G-060 — always-on Telegram listener service
Axonix is evolving from a batch self-improvement agent (runs every few hours via evolve.sh) into an always-on personal assistant that responds in seconds, not minutes. The key insight is that these two modes are fundamentally different:
| Dimension | evolve.sh sessions | Always-on listener |
|---|---|---|
| Purpose | Self-improvement | Respond to operator now |
| Latency | Minutes (long-running) | Seconds (low-latency) |
| Context window | Large (full plan + history) | Small (recent turns only) |
| Lifetime | One session, then exit | 24/7, restart on failure |
| Cost pressure | OK to be expensive | Keep responses brief |
┌──────────────────────────────────┐ ┌──────────────────────────────────────┐
│ axonix (evolve.sh session) │ │ axonix-listener (always-on daemon) │
│ │ │ │
│ • Long-running improvement loop │ │ • Polls Telegram every 2 s │
│ • Full system prompt │ │ • Handles /ask immediately │
│ • Reads conversation_memory at │ │ • Short-context agent response │
│ session start for context │ │ • Writes turns to │
│ • Commits code, files, tests │ │ .axonix/conversation_memory.json │
└──────────────────────────────────┘ └──────────────────────────────────────┘
▲ │
└────────────────────────────┘
shared file:
.axonix/conversation_memory.json
Both processes share the workspace volume. They communicate via a JSON file — no sockets, no message queues, no additional infrastructure.
Contains:
ListenerConfig— poll interval, response size limit, memory path, max turnsListenerStats— runtime counters (messages handled, errors, uptime)build_listener_system_prompt(memory)— builds a short prompt focused on "be helpful now"- (future)

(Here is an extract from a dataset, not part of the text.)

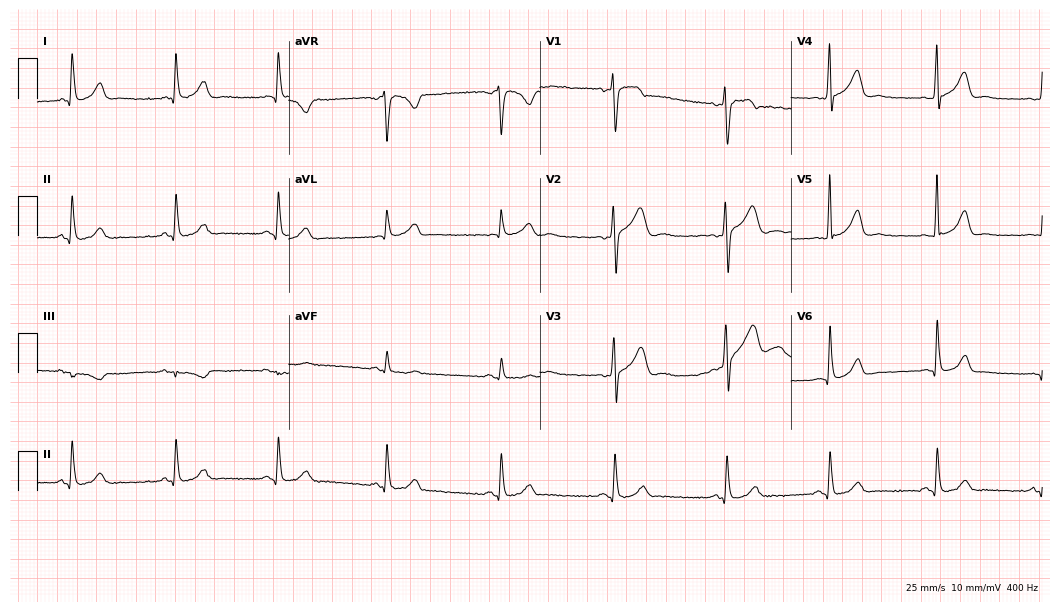
12-lead ECG (10.2-second recording at 400 Hz) from a male, 26 years old. Labelled as a normal ECG.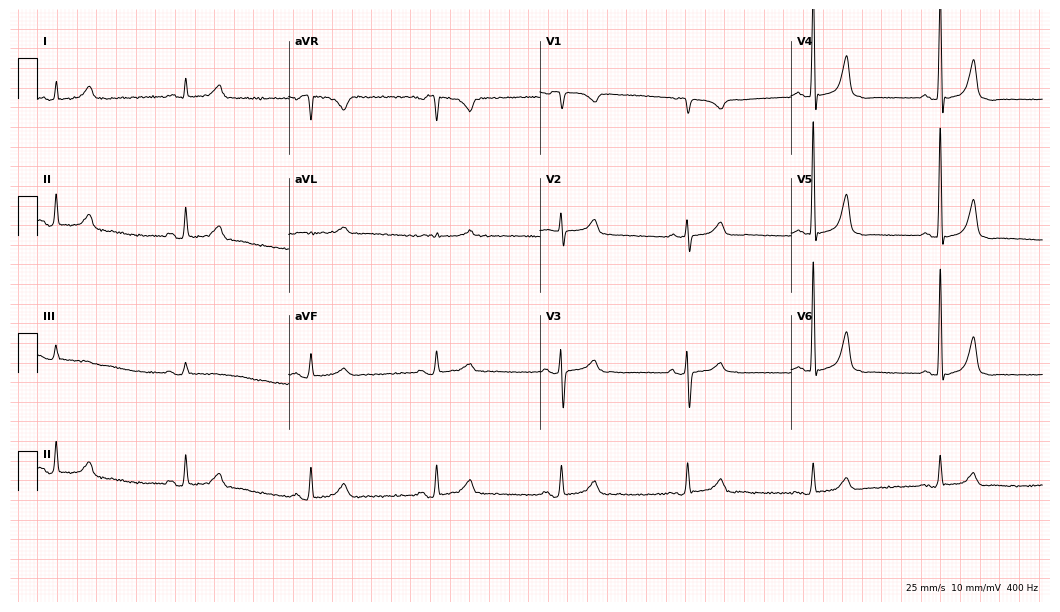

async fn run_listener(config, telegram, memory)— the actual poll loop
The listener uses the existing TelegramClient for Telegram I/O and ConversationMemory for
persistent turn history.
Stores turn-by-turn conversation history at .axonix/conversation_memory.json.
Distinct from memory.rs (key-value facts like nuc.ip, operator.tz). This file contains
ordered conversation turns with timestamps, roles, and channel labels.
[
{
"timestamp": "2026-03-22T14:30:00Z",
"role": "user",
"text": "what's the disk usage?",
"channel": "telegram"
},
{
"timestamp": "2026-03-22T14:30:02Z",
"role": "assistant",
"text": "Disk is at 45% (120GB / 250GB).",
"channel": "telegram"
}
]Fields:
timestamp— ISO 8601 UTCrole—"user"or"assistant"text— message contentchannel—"telegram","repl", or"prompt"
Rolling window: keeps the most recent N turns (default 100) to bound file size.
At the start of every evolve.sh session, the agent reads conversation_memory.json and injects
a formatted summary into its system prompt:
## Recent Conversations (last 10 turns)
[2026-03-22 14:30] user: what's the disk usage?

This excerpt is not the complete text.